To verify the above analysis, this study depicts the HU920 dataset with their mfe2 and dQ values (Figure 3). In Figure 3, the red squares and green circles represent the pre-miRNAs and the pseudo hairpins, respectively. The red ellipses, named GGC1, GGC2 and GGC3, are the generalized Gaussian components shown in Figure 1, and the black ellipse is the Gaussian distribution shown in Figure 2. Figure 3 reveals that there are potentially two clusters of pre-miRNAs in this dataset and form a shape of a mirrored 'L' in the feature space of mfe2 and dQ. mfe2 measures the energy of folding while dQ measures the arrangement of base paring. Table 4 shows the detailed descriptions of these features. Figure 3 suggests that if a RNA sequence has low folding energy, it is probably a pre-miRNA regardless of the arrangement of its base paring. On the other hand, there is another cluster of pre-miRNAs that have similar folding energies to those of pseudo hairpins. No obvious correlation exists in both clusters of pre-miRNAs. These findings coincide with the analysis based on the models generated by G2DE. In this example, the Gaussian components learnt by G2DE help users to identify features of interest without plotting all pairs of features along with the relations between them.

Figure 3.

Figure 3

Distribution of the HU920 dataset. The x-axis is the first feature of the second feature set, ratio of MFE to the number of stems; the y-axis is the fifth feature of the second feature set, adjusted Shannon entropy. Red ellipses represent the generalized Gaussian components shown in Figure 1; the black ellipse represents the Gaussian component shown in Figure 2. The red squares and green circles represent the pre-miRNAs and the pseudo hairpins, respectively.
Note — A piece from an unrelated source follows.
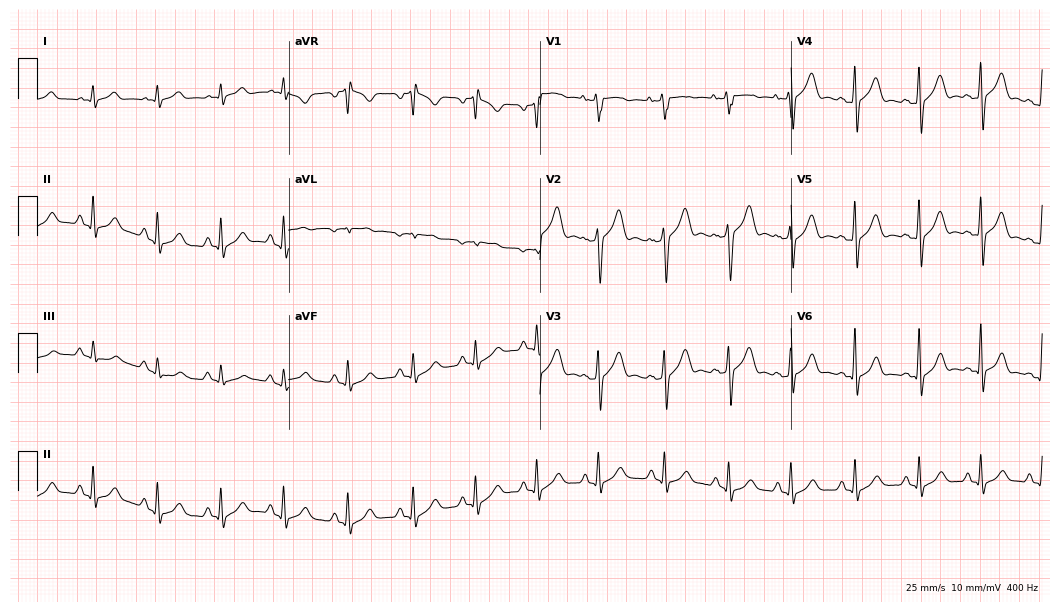
12-lead ECG from a 21-year-old male. Recorded interpretation: within normal limits.

Values within the parentheses indicate the correlations between these two features in the corresponding Gaussian components.

Table 4.

Summary of the adopted feature sets.

Feature Description
Set 1
AA, AC, ..., UU Frequencies of 16 dinucleotide pairs
%G+C Percentage of nitrogenous bases which are either G or C
Set 2
mfe2 Ratio of dG to the number of stems
mfe1 Ratio of dG to %G+C
dP Adjusted base pairing propensity. dP is the number of base pairs observed in the secondary structure divided by the sequence length.
dG Adjusted minimum free energy of folding. dG is the minimum free energy (MFE) divided by the sequence length.
dQ Adjusted Shannon entropy. dQ measures the entropy of the base pairing probability distribution (BPPD).
dD Adjusted base pair distance. dD measures the average distance between all base pairs of structures inferred from the sequence.
dF Compactness of the tree-graph representation of the sequence.
Set 3
zG, zQ, zD, zP, zF 5 normalized variants of dP, dG, dQ, dD and dF
Set 4
lH Hairpin length
lL Loop length
lC Consecutive base-pairs
%L Ratio of loop length to hairpin length

The table shows the order of a feature within the feature set. For example, the fifth feature in the second feature set is dQ.
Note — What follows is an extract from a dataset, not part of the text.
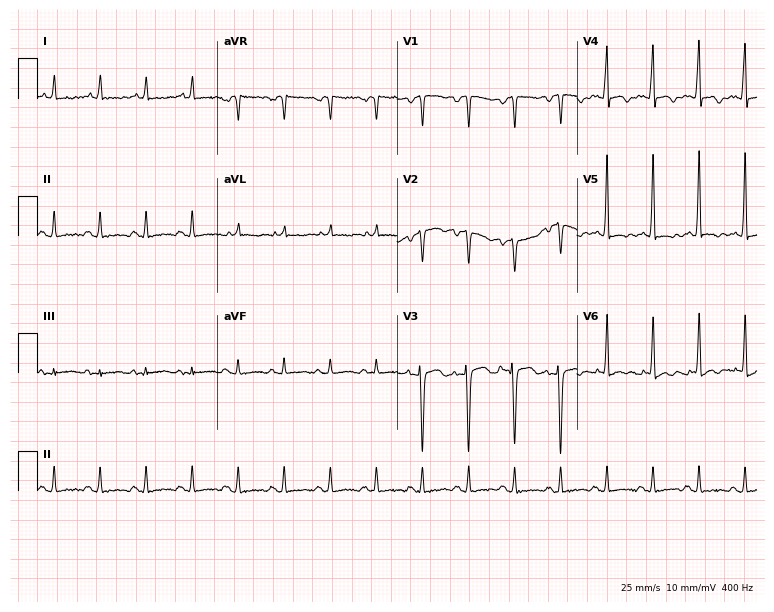
Standard 12-lead ECG recorded from a male patient, 33 years old. The tracing shows sinus tachycardia (a sinus rate of 100 beats per minute or more).

Another useful analysis provided by the learnt model of the G2DE based predictor is sub-class detection. By defining that a sample belongs to the Gaussian component reporting the maximum function value at the location of that sample, the learnt Gaussian components of G2DE suggests that "a sample that belongs to GGC2 is a pre-miRNA." This statement is similar to the normal decision rule "a sample that has mfe2 < 0.4 is a pre-miRNA," except that the conditions (belong vs. mfe2 < 0.4) within the rule inferred by G2DE is non-linear. This non-linearity of a single rule is an important feature of G2DE to describe more complicated model than traditional logic based classifiers when the number of kernels of G2DE is limited to the number of rules of logic based algorithms. One immediate application of the sub-class detection is to group samples into clusters and then construct a classifier for each of the clusters. The performance improved by applying such two-stage framework has been shown in the previous subsection.

Conclusion

Software predictors that identify pre-miRNAs in genomic sequences have been exploited by biologists to facilitate molecular biology research in recent years. However, design of advanced predictors of pre-miRNAs has focused mostly on coding the distinguishable sequence as well as structure characteristics of miRNAs. The study presented in this article addresses this issue from the aspect of exploiting advanced machine learning algorithms. The G2DE employed in this study has been designed to deliver prediction accuracy comparable with the state-of-the-art kernel based machine learning algorithms, while providing the user with good interpretability. As demonstrated by the experiments reported in this study, the models generated by the G2DE based classifier provide the user with crucial clues about the different characteristics of the sequences of pre-miRNAs.

Methods

Feature set

This work adopts 33 characteristic features which have been shown to be useful for miRNA detection in previous studies [16-19,30,39-41]. To investigate how alternative classifiers perform when using different features, these features are grouped as four different sets according to their biochemical properties. The first feature set includes 17 sequence composition variables, which comprise frequencies of 16 dinucleotide pairs and proportion of G and C in the RNA molecule. The second feature set includes seven folding measures: Minimum Free Energy (MFE) and two of its variants [17,18,39], base pairing propensity [16], Shannon entropy [18], base pair distance [18,40] and degree of compactness [19,41]. The third feature set uses the Z-score [42] to normalize the features in the second feature set except the two MFE variants. The fourth feature set includes four stem-loop features: hairpin length [15], loop length [15], consecutive base-pairs [15] and the ratio of loop length to hairpin length [15]. Table 4 shows a summary of these features.

Dataset

The process of data preparation is the same as that in the compared pre-miRNA identification packages [14,15] for a fair comparison. 692 human miRNA precursors are collected from the miRBase registry database [43] (release 12.0) as the positive set. For the negative set, 8494 pseudo hairpins collected from the protein-coding regions (CDSs) according to RefSeq [44] and UCSC refGene [45] annotations are analyzed. These RNA sequences are extracted from genomic regions where no experimentally validated splicing event has been reported [12]. The secondary structures of the 8494 RNA sequences are obtained by executing RNAfold [46]. RNA sequences with <18 base pairs on the stem, MFE > -25 kcal/mol and multiple loops are excluded. As a result, 3988 pseudo hairpins, which are similar to genuine pre-miRNAs in terms of length, stem-loop structure, and number of bulges but not have been reported as pre-miRNAs, are used as the negative set.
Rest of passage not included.